Dekret pokojowy z Trianon został nałożony na Węgry 4 czerwca 1920 r., w wyniku czego nasze terytorium z 320 000 kilometrów kwadratowych skurczyło się do 90 000, a 11 milionów Węgrów z naszej 18-milionowej populacji utknęło poza naszymi granicami.
Po ogłoszeniu dekretu pokojowego w Trianon zabrzmiały dzwony i rozpoczął się dzień żałoby. Węgry nie miały tak silnego sojusznika, który mógłby złagodzić ogromną stratę. Dlatego nasiliły się dodatkowe roszczenia terytorialne.
Po przejęciu Siedmiogrodu Rumuni opowiadali się także za aneksją Wielkiej Równiny. Czechosłowacy zaplanowali 150-kilometrowy korytarz zachodni, co praktycznie oznaczałoby koniec państwowości. Na południu toczyły się walki o Muravidék, proklamowano Republikę Vendvidék, aw odpowiedzi armia jugosłowiańska najechała węgierskie wioski.
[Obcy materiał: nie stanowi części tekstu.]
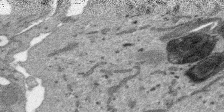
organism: Human
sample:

Wtedy opamiętali się Włosi i Amerykanie, udaremniając korytarz i wspierając lokalne referenda. To pozwoliło nam coś odzyskać.
Naród węgierski jest dziś silniejszy niż kiedykolwiek w ciągu ostatnich stu lat – napisał na swoim profilu w mediach społecznościowych minister finansów Mihály Varga. Zamieścił wideo, z którym przygotowywaliśmy się na 100-lecie o tej porze w zeszłym roku.